> [Try it] Print the line containing "Cráter lunar Kugler." and every line after it exactly as written, through the end of the records.

Extracted data entries:
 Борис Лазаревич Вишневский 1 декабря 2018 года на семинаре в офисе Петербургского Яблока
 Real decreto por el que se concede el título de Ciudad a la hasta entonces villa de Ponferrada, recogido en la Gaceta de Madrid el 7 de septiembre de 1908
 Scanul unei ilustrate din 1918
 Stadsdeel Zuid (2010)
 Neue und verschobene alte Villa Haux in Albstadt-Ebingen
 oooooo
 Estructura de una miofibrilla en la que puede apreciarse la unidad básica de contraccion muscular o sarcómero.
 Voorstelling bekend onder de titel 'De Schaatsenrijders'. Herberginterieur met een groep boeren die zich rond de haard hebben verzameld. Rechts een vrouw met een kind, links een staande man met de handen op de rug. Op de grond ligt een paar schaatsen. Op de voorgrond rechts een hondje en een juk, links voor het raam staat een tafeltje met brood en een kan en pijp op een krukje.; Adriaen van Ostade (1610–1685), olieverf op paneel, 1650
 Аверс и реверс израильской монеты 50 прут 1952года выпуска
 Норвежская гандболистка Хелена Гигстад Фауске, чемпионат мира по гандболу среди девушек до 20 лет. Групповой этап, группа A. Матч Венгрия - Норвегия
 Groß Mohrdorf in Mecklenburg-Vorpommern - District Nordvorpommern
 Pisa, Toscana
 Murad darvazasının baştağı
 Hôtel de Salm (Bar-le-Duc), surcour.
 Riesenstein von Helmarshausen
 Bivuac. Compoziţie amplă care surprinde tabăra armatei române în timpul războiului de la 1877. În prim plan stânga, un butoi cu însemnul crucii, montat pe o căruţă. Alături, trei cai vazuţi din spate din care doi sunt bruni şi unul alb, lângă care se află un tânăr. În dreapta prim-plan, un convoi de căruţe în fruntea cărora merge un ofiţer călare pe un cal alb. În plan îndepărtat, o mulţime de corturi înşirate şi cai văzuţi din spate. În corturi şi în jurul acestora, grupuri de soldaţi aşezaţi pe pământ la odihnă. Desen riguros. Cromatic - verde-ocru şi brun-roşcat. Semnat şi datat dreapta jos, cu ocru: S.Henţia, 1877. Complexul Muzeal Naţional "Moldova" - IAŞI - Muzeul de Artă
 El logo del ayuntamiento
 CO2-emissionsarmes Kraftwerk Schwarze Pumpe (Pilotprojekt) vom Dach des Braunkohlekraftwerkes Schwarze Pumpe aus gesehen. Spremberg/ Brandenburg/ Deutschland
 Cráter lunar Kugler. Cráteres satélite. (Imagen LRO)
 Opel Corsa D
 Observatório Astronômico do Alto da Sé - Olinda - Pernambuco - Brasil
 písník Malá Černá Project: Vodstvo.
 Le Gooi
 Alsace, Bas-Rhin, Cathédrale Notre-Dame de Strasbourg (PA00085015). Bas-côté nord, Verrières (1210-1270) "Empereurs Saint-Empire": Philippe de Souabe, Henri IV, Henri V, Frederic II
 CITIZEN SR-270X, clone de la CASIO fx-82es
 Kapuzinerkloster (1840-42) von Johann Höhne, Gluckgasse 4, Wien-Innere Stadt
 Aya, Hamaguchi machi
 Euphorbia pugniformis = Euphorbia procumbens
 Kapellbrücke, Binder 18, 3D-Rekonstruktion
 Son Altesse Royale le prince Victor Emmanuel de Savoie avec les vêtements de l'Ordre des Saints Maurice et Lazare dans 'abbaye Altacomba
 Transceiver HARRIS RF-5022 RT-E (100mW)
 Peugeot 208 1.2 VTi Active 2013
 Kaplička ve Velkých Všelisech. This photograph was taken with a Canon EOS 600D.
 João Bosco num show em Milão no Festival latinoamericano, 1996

> [Solution for this exercise]
 Cráter lunar Kugler. Cráteres satélite. (Imagen LRO)
 Opel Corsa D
 Observatório Astronômico do Alto da Sé - Olinda - Pernambuco - Brasil
 písník Malá Černá Project: Vodstvo.
 Le Gooi
 Alsace, Bas-Rhin, Cathédrale Notre-Dame de Strasbourg (PA00085015). Bas-côté nord, Verrières (1210-1270) "Empereurs Saint-Empire": Philippe de Souabe, Henri IV, Henri V, Frederic II
 CITIZEN SR-270X, clone de la CASIO fx-82es
 Kapuzinerkloster (1840-42) von Johann Höhne, Gluckgasse 4, Wien-Innere Stadt
 Aya, Hamaguchi machi
 Euphorbia pugniformis = Euphorbia procumbens
 Kapellbrücke, Binder 18, 3D-Rekonstruktion
 Son Altesse Royale le prince Victor Emmanuel de Savoie avec les vêtements de l'Ordre des Saints Maurice et Lazare dans 'abbaye Altacomba
 Transceiver HARRIS RF-5022 RT-E (100mW)
 Peugeot 208 1.2 VTi Active 2013
 Kaplička ve Velkých Všelisech. This photograph was taken with a Canon EOS 600D.
 João Bosco num show em Milão no Festival latinoamericano, 1996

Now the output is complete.